We must remember that the American lexicon is laced with rich, juicy idioms, phrases that string together a lot of out-of-context words mumbled and jumbled to connote meaning… but they are merely words, a lot of sound and no fury that signify one thing: if we allow ourselves to be sucked up into this insanity we will find ourselves being “driven up the wall” with ultimately “no leg to stand on” as the rug continues to be pulled out from underneath mere idioms and expression.

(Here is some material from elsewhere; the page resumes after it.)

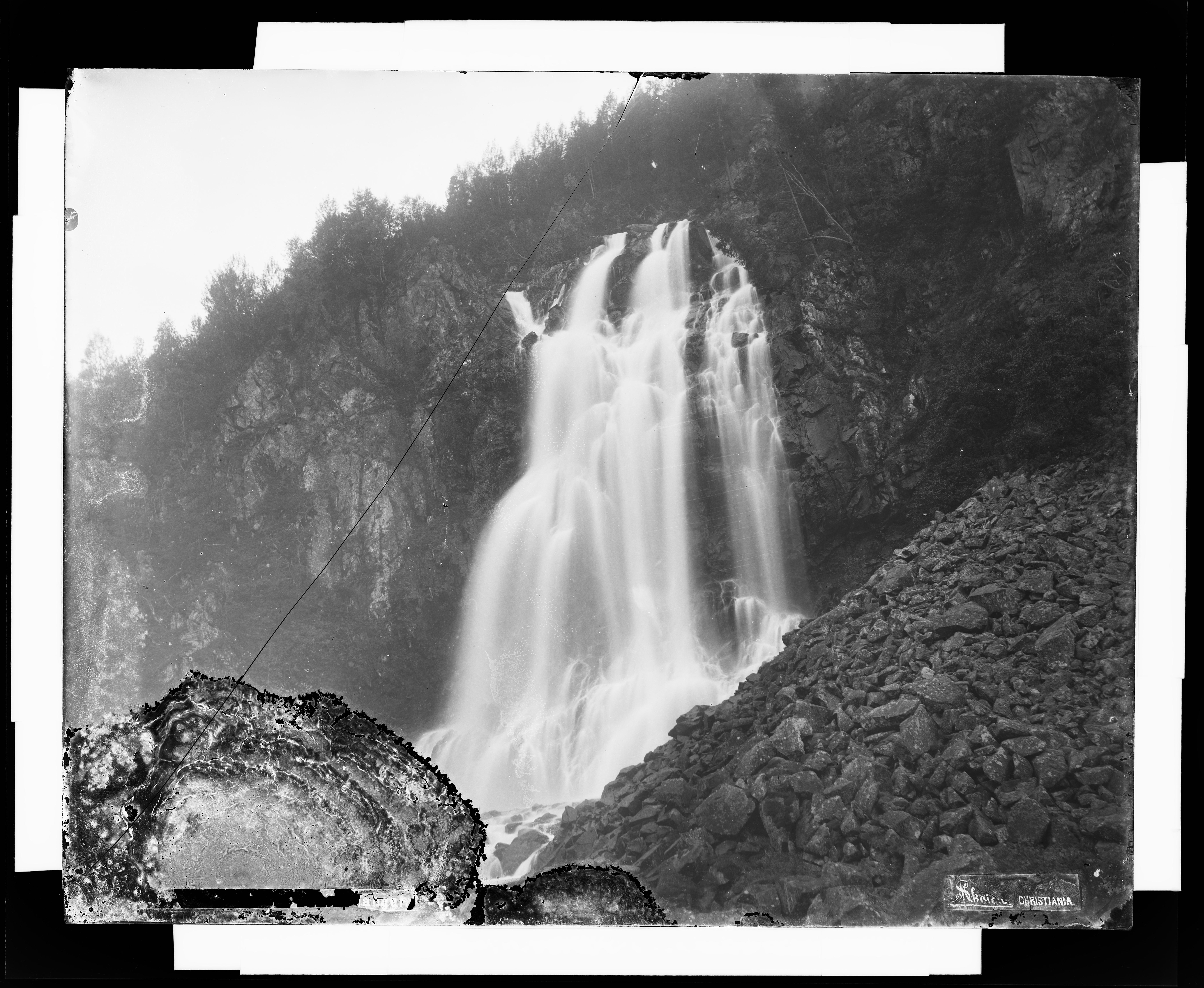 Påskrift negativ: [Uleslig] Skøien Christiania Påskrift konvolutt: Espelandsfossen Hardanger Skøien [Riksantikvaren] Sted: Espelandsfossen,Hardanger Kommune: Odda Fylke: Hordaland Tagger: landskap foss

This is what’s happening. This is exactly what Mrs. Obama promised of her husband in May, 2008 in his first bid for the presidency when she said, “Barack knows that we are going to have to make sacrifices; we are going to have to change our conversation; we’re going to have to change our traditions, our history; we’re going to have to move into a different place as a nation.”

How do you change the conversation?  Change the words.  How do we change our traditions?  Change their meanings of those words.

Don’t like this?  Then, sound the alarms but please, don’t “shoot” the messenger.